Reproduce the data below exactly. Skip the pictures.

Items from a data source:

***

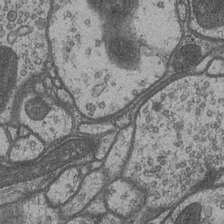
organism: Drosophila
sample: Optic medulla
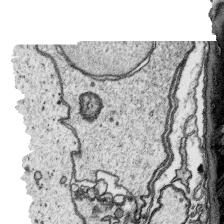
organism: Platynereis dumerilii
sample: Parapodia
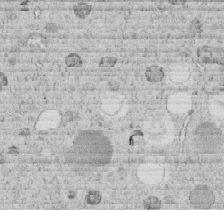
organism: C. elegans
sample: C. elegans embryo early stage
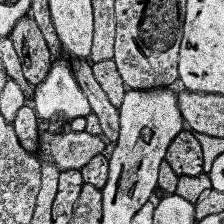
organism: Human
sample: Temporal Lobe
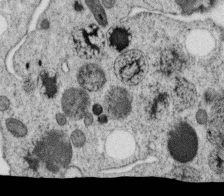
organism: C. elegans
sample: C. elegans oocyte; sperm cells
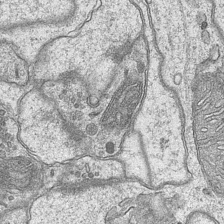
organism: Mouse
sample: CA1 Hippocampus
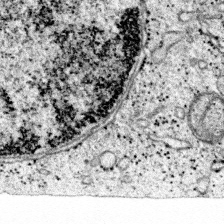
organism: Human
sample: HeLa cells
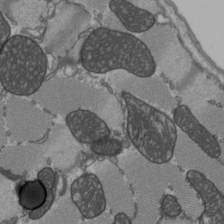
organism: C57BL Mouse
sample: Heart
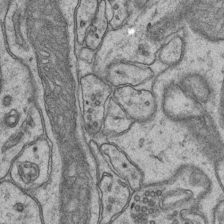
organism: Mouse
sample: CA1 Hippocampus
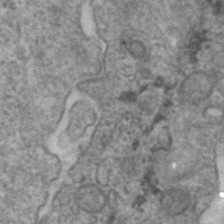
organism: Human
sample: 1205lu cells
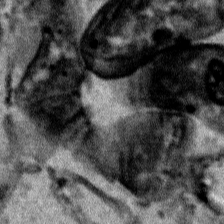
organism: Human
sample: Mitochondria in HCT116 cells
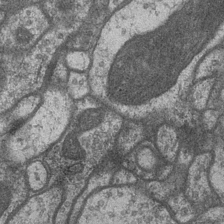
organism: Drosophila
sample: Optic medulla
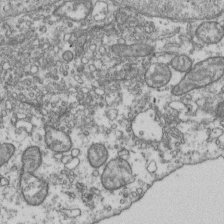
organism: Human
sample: Activated Jurkat CD4+ T cells
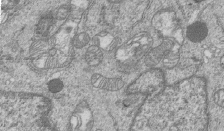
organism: Human
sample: MDA-MB-231 cells
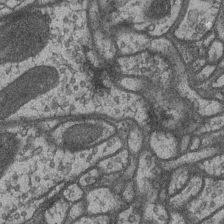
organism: Drosophila
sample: Optic medulla
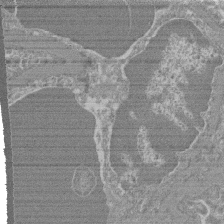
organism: Mouse
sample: Glomerulus
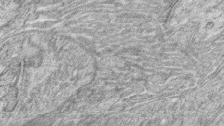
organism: Zebrafish
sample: synaptic ribbons in rod cells and cone cells
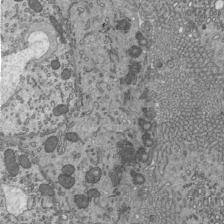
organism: Mouse
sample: Mouse epididymis efferent ductule cilia
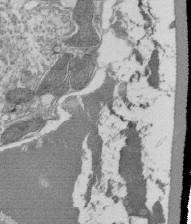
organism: Tetrahymena
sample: Cilia in tetrahymena
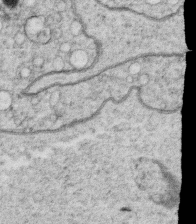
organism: C. elegans
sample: C. elegans oocyte; sperm cells
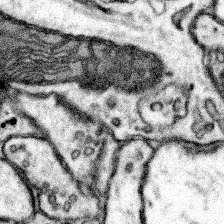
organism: Mouse
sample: Somatosensory cortex neuropil
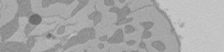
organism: Rat
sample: Left ventricle
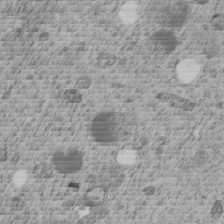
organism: C. elegans
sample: C. elegans embryo early stage
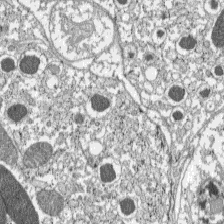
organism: C57BL Mouse
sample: Pancreatic islet
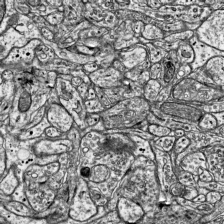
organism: Mouse
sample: Visual Cortex
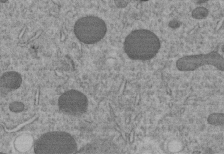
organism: C. elegans
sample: C. elegans embryo early stage
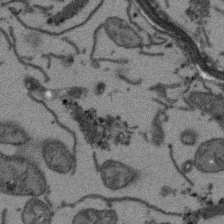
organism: Arabidopsis thaliana
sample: Root tip
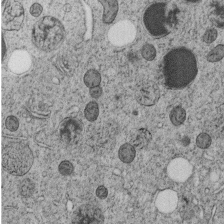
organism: C. elegans
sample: C. elegans embryo early stage
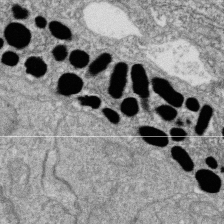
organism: Zebrafish
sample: Cilia; retinal pigment epithelium
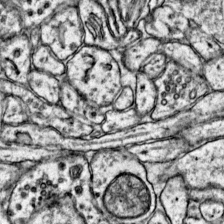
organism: Mouse
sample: Primary visual cortex
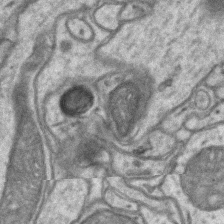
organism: Mouse
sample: CA1 Hippocampus
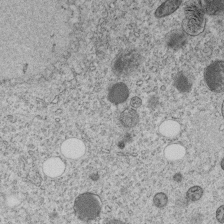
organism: C. elegans
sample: C. elegans embryo early stage
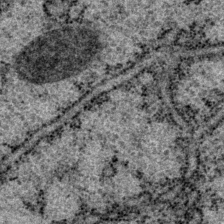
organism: P. pacificus
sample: Pharynx
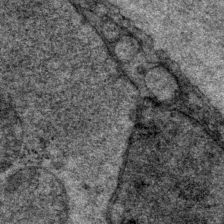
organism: P. pacificus
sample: Pharynx
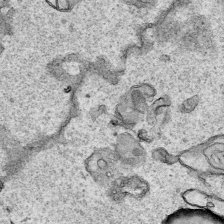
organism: Human
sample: Mitochondria in HCT116 cells
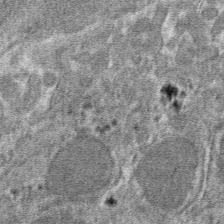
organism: Mouse
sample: Mouse hepatocytes
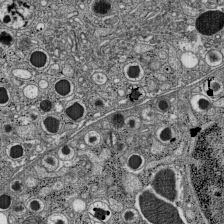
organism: C57BL Mouse
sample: Pancreatic islet
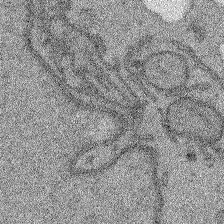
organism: Human
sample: HeLa cells
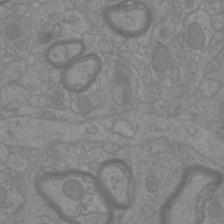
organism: Mouse
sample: Cortical neurons
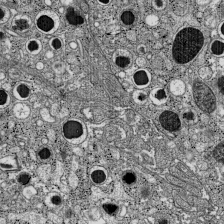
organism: C57BL Mouse
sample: Pancreatic islet
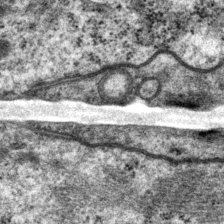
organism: P. pacificus
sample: Pharynx
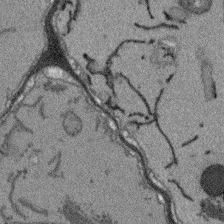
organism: Arabidopsis thaliana
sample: Root tip
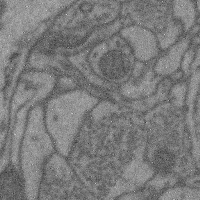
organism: Mouse
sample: Cerebral cortex
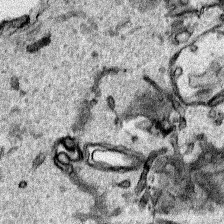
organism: Human
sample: Mitochondria in HCT116 cells
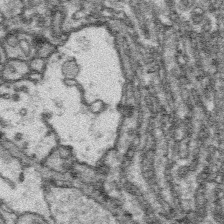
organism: Platynereis dumerilii
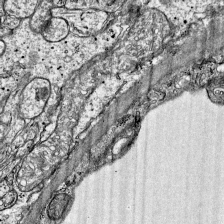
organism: Mouse
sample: Visual Cortex
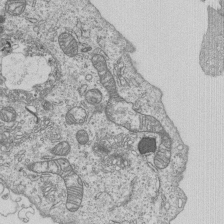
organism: Human
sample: MDA-MB-231 cells
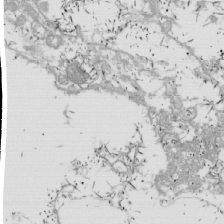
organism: Drosophila
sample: Cell division; meiosis; drosophila spermatocytes
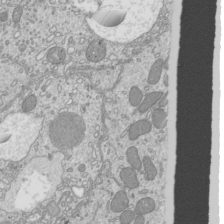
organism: Mouse
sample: Cilia; mouse epididymis
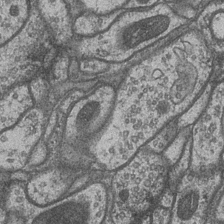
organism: Drosophila
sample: Optic medulla
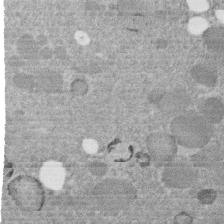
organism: C. elegans
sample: C. elegans embryo early stage
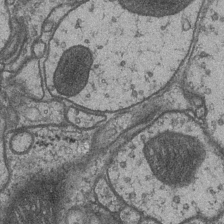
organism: Drosophila
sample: Optic medulla
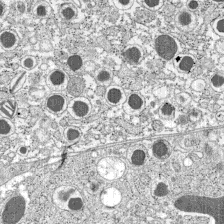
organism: C57BL Mouse
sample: Pancreatic islet
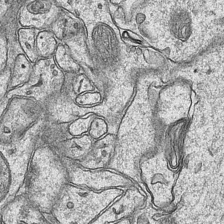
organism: Mouse
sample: CA1 Hippocampus
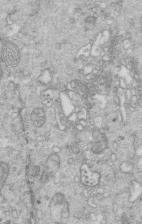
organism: Mouse
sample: Multiciliated cells
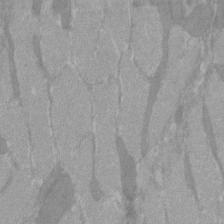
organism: C57BL Mouse
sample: Tibialis anterior muscle cell
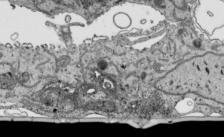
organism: Human
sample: Mitochondria in HCT116 cells
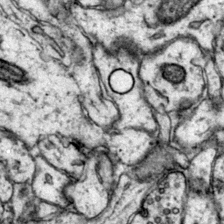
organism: Mouse
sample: Primary visual cortex
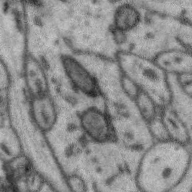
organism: Zebra finch
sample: Brain
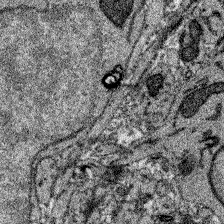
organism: Zebrafish
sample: Larval olfactory bulb
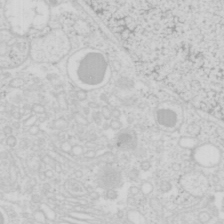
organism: Mouse
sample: Pancreas
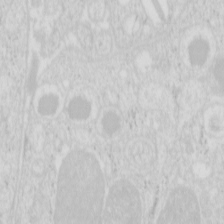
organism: Mouse
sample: Pancreas
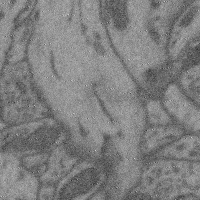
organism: Mouse
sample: Cerebral cortex
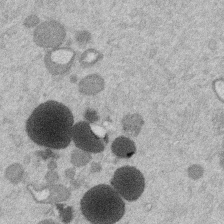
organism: Mouse
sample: Dividing mouse embryo 1 cell stage
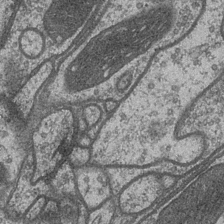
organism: Drosophila
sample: Optic medulla
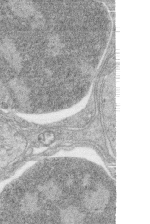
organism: Zebrafish
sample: synaptic ribbons in rod cells and cone cells
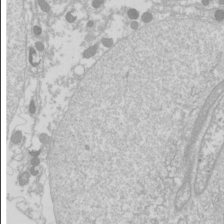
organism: Drosophila
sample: Cell division; meiosis; drosophila spermatocytes
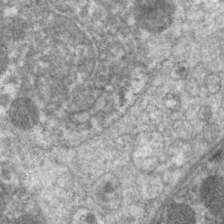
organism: C. elegans
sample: Pharynx
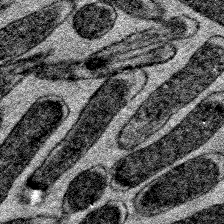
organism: E. coli
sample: E. Coli Bacteria
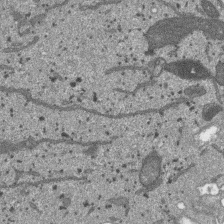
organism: Human
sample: Lung epithelial cells infected with SARS-CoV-2
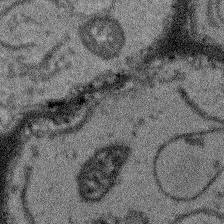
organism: Arabidopsis thaliana
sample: Root tip
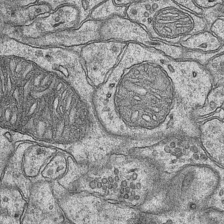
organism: Mouse
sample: CA1 Hippocampus
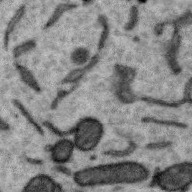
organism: Zebra finch
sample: Brain
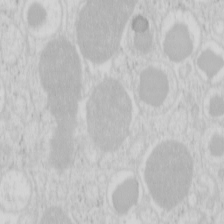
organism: Mouse
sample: Pancreas
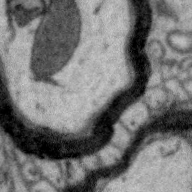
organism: Zebra finch
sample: Brain
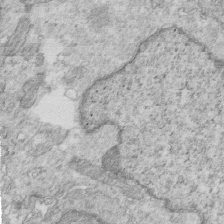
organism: Mouse
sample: Multiciliated cells
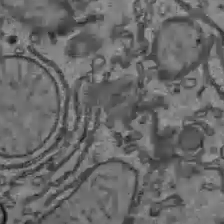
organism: C57BL Mouse
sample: Liver
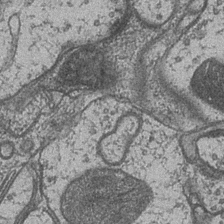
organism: Drosophila
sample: Optic medulla
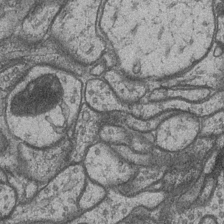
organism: Drosophila
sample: Optic medulla
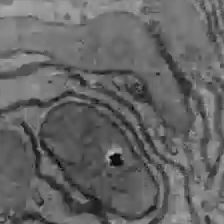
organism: C57BL Mouse
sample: Liver
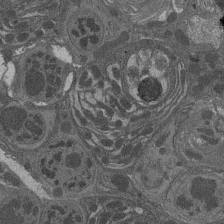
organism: Drosophila
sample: Antenna
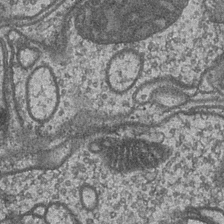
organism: Drosophila
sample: Optic medulla
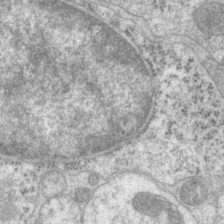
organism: P. pacificus
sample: Pharynx
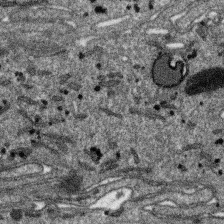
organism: Human
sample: Lung epithelial cells infected with SARS-CoV-2
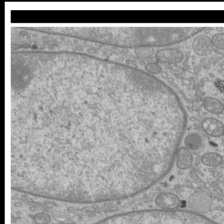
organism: Mouse
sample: Cilia; mouse epididymis
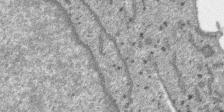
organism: Human
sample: Lung epithelial cells infected with SARS-CoV-2
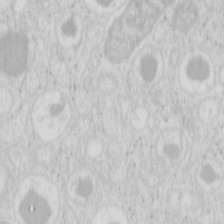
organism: Mouse
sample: Pancreas
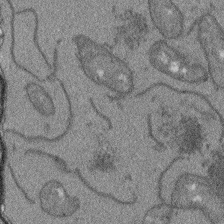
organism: Arabidopsis thaliana
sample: Root tip
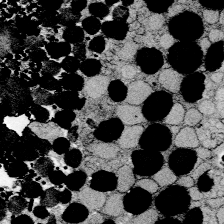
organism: Zebrafish
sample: Whole-Brain
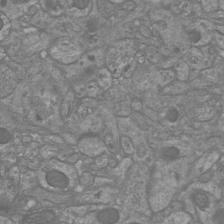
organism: Mouse
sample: Cortical neurons
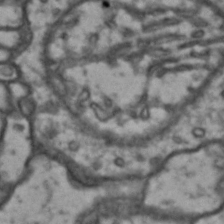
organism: Drosophila
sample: Brain
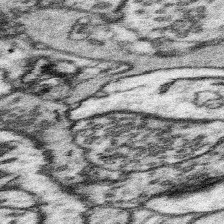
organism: Mouse
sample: Somatosensory cortex neuropil
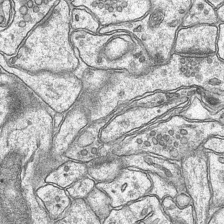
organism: Mouse
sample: CA1 Hippocampus
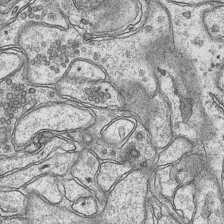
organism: Mouse
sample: CA1 Hippocampus
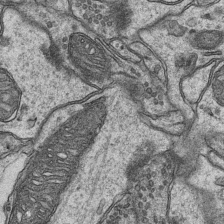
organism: Mouse
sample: CA1 Hippocampus
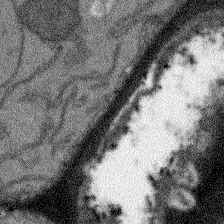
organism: Arabidopsis thaliana
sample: Root tip
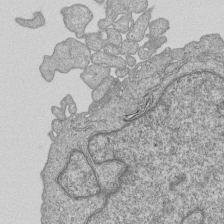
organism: Human
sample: MDA-MB-231 cells
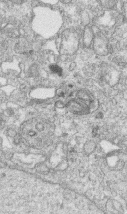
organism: Human
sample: HeLa cell HIV synapse
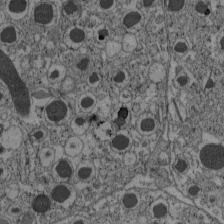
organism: C57BL Mouse
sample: Pancreatic islet
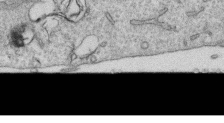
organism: Human
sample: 1205lu cells
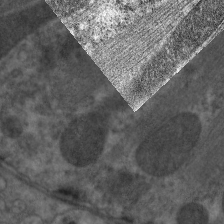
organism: C. elegans
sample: Pharynx
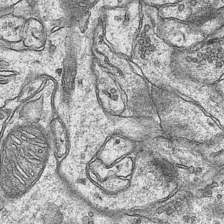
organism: Mouse
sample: CA1 Hippocampus
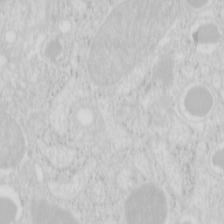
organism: Mouse
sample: Pancreas

***

RESULT OF THE TASK:
organism: Drosophila
sample: Optic medulla
organism: Platynereis dumerilii
sample: Parapodia
organism: C. elegans
sample: C. elegans embryo early stage
organism: Human
sample: Temporal Lobe
organism: C. elegans
sample: C. elegans oocyte; sperm cells
organism: Mouse
sample: CA1 Hippocampus
organism: Human
sample: HeLa cells
organism: C57BL Mouse
sample: Heart
organism: Mouse
sample: CA1 Hippocampus
organism: Human
sample: 1205lu cells
organism: Human
sample: Mitochondria in HCT116 cells
organism: Drosophila
sample: Optic medulla
organism: Human
sample: Activated Jurkat CD4+ T cells
organism: Human
sample: MDA-MB-231 cells
organism: Drosophila
sample: Optic medulla
organism: Mouse
sample: Glomerulus
organism: Zebrafish
sample: synaptic ribbons in rod cells and cone cells
organism: Mouse
sample: Mouse epididymis efferent ductule cilia
organism: Tetrahymena
sample: Cilia in tetrahymena
organism: C. elegans
sample: C. elegans oocyte; sperm cells
organism: Mouse
sample: Somatosensory cortex neuropil
organism: Rat
sample: Left ventricle
organism: C. elegans
sample: C. elegans embryo early stage
organism: C57BL Mouse
sample: Pancreatic islet
organism: Mouse
sample: Visual Cortex
organism: C. elegans
sample: C. elegans embryo early stage
organism: Arabidopsis thaliana
sample: Root tip
organism: C. elegans
sample: C. elegans embryo early stage
organism: Zebrafish
sample: Cilia; retinal pigment epithelium
organism: Mouse
sample: Primary visual cortex
organism: Mouse
sample: CA1 Hippocampus
organism: C. elegans
sample: C. elegans embryo early stage
organism: P. pacificus
sample: Pharynx
organism: P. pacificus
sample: Pharynx
organism: Human
sample: Mitochondria in HCT116 cells
organism: Mouse
sample: Mouse hepatocytes
organism: C57BL Mouse
sample: Pancreatic islet
organism: Human
sample: HeLa cells
organism: Mouse
sample: Cortical neurons
organism: C57BL Mouse
sample: Pancreatic islet
organism: P. pacificus
sample: Pharynx
organism: Arabidopsis thaliana
sample: Root tip
organism: Mouse
sample: Cerebral cortex
organism: Human
sample: Mitochondria in HCT116 cells
organism: Platynereis dumerilii
organism: Mouse
sample: Visual Cortex
organism: Human
sample: MDA-MB-231 cells
organism: Drosophila
sample: Cell division; meiosis; drosophila spermatocytes
organism: Mouse
sample: Cilia; mouse epididymis
organism: Drosophila
sample: Optic medulla
organism: C. elegans
sample: C. elegans embryo early stage
organism: Drosophila
sample: Optic medulla
organism: C57BL Mouse
sample: Pancreatic islet
organism: Mouse
sample: CA1 Hippocampus
organism: Mouse
sample: Multiciliated cells
organism: C57BL Mouse
sample: Tibialis anterior muscle cell
organism: Human
sample: Mitochondria in HCT116 cells
organism: Mouse
sample: Primary visual cortex
organism: Zebra finch
sample: Brain
organism: Zebrafish
sample: Larval olfactory bulb
organism: Mouse
sample: Pancreas
organism: Mouse
sample: Pancreas
organism: Mouse
sample: Cerebral cortex
organism: Mouse
sample: Dividing mouse embryo 1 cell stage
organism: Drosophila
sample: Optic medulla
organism: Zebrafish
sample: synaptic ribbons in rod cells and cone cells
organism: Drosophila
sample: Cell division; meiosis; drosophila spermatocytes
organism: C. elegans
sample: Pharynx
organism: E. coli
sample: E. Coli Bacteria
organism: Human
sample: Lung epithelial cells infected with SARS-CoV-2
organism: Arabidopsis thaliana
sample: Root tip
organism: Mouse
sample: CA1 Hippocampus
organism: Zebra finch
sample: Brain
organism: Mouse
sample: Pancreas
organism: Zebra finch
sample: Brain
organism: Mouse
sample: Multiciliated cells
organism: C57BL Mouse
sample: Liver
organism: Drosophila
sample: Optic medulla
organism: Drosophila
sample: Optic medulla
organism: C57BL Mouse
sample: Liver
organism: Drosophila
sample: Antenna
organism: Drosophila
sample: Optic medulla
organism: P. pacificus
sample: Pharynx
organism: Human
sample: Lung epithelial cells infected with SARS-CoV-2
organism: Mouse
sample: Cilia; mouse epididymis
organism: Human
sample: Lung epithelial cells infected with SARS-CoV-2
organism: Mouse
sample: Pancreas
organism: Arabidopsis thaliana
sample: Root tip
organism: Zebrafish
sample: Whole-Brain
organism: Mouse
sample: Cortical neurons
organism: Drosophila
sample: Brain
organism: Mouse
sample: Somatosensory cortex neuropil
organism: Mouse
sample: CA1 Hippocampus
organism: Mouse
sample: CA1 Hippocampus
organism: Mouse
sample: CA1 Hippocampus
organism: Arabidopsis thaliana
sample: Root tip
organism: Human
sample: MDA-MB-231 cells
organism: Human
sample: HeLa cell HIV synapse
organism: C57BL Mouse
sample: Pancreatic islet
organism: Human
sample: 1205lu cells
organism: C. elegans
sample: Pharynx
organism: Mouse
sample: CA1 Hippocampus
organism: Mouse
sample: Pancreas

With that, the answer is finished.